197 not warrant them to claim that the principle of empiricism must govern our knowledge of reality. This position of Hume and other empiricists jeopardized the establishment of knowledge that is absolute.

The denial of innate ideas has undergraded or even annihilated in the words of Umeogu the a priori aspect of knowledge and this led Hume to become exclusively inductive “even to the uncomfortable context of, at times, sensualizing intellectual concepts”34 Hume‟s position only spelt out that there may be innate ideas and not that the principles of empiricism must govern human knowledge or reality. For Hume and other empiricists, propositions do not give us any new knowledge but merely express what we already know.

However, the locus standi and mode of explanation of Hume and the empiricists in general is found to be responsible for the inconsistency found in their theories; this actually led to their wrong usage of concepts/terms like, idea, substance (which some knew not what of), cause, principles, space, time, perception etc. This conclusion stemmed from the fact that Hume and other empiricists cannot by their empiricist principles be able to provide a conclusion foundation for universal or necessary idea or ideas concerning entities that are unobservable. This is evident in this quote that “…mere phenomenal similarity or the imaginative association of ideas is not profound enough to uphold any necessity or universality.”35

Further,

198 Knowledge concerning the future is unattainable because observation

merely informs us about the past, predicative knowledge can only be constructed by inferential methods, but since the implication leading from past to future observation is synthetic, deductive inference cannot be applied to the derivation of statements about the future, and the only instrument of prediction is the inductive inferences. And since the inductive inference can neither be validated by deductive logic nor by reference to experience, we have no reason to accept it; the inductive inference (thus) appears unjustifiable. Empirical methods (accordingly) cannot establish knowledge.36

Moreover, we cannot know whether there is any conformity with our system of explanation, descriptions and all to/with reality, going by the contention of Hume and his group as there is evidently no determinate comparison given the principle of empiricism.

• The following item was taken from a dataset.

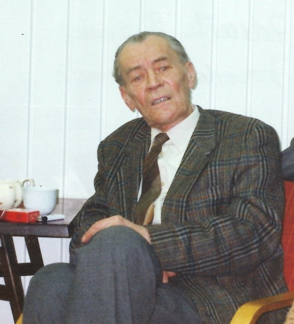 Zdeněk Rotrekl v roce 1996
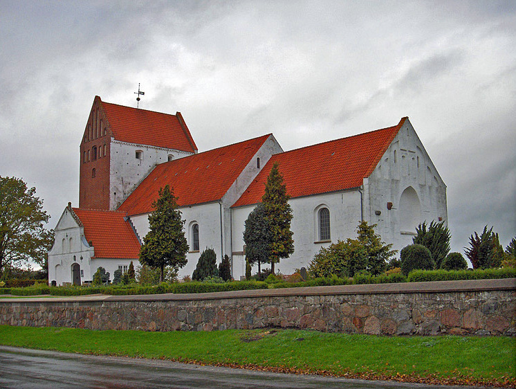 fra sydøst

From all that has been said so far, one can detect that Hume‟s empiricist position and the position of the empiricists in general of taking sense perception (in the form of having impressions and ideas) to be the only source of knowledge cannot conclusively provide a theory-free basis for knowledge; observation claims being theory laden and theory-infected must at all events always derive their credibility, meaning and justification from non-observational theory or network of background assumptions. All of these boiled down to the justified claim that a system of theory must be logically and factually consistent and must be of composite of both frame and stuff aspect to be consistent and meaningful. Knowledge inversely comprises of both the reason and sense experience to apprehend knowledge in totality. Hume and his group failed in recognizing the frame aspect of knowledge and this is the reason Umeogu‟s idea of philosophical consistency held Hume‟s empiricism as inconsistent and so, erroneous; for according to Umeogu, “a position which is logically and/or factually inconsistent is an unfailing product of error.”37

199 Hume‟s contention that the only way to certain, whole and indubitable knowledge is through sense experience is wrong in the sense that knowledge of sense experience (stuff) without reason (frame) is not enough; this is to say that “without the organizing and conceptualizing power of reason, sense data would remain momentary and unrelated impressions.”38

The empiricists (Hume not excluded) clarified that the “truths of reason” are dependent on

“truths of facts” because the “truths of reason” are not innate; the proof of this is that all men are not aware of possessing these infallible innate truths. However Hume and other empiricists may want to prove this, sense perception certainly and undoubtedly needs the assistance of reason to supply meaningfulness to what the sense data has supplied by the senses.

From the submissions above, one cannot but accept the fact that both experience and reason complement each other in knowledge acquisition.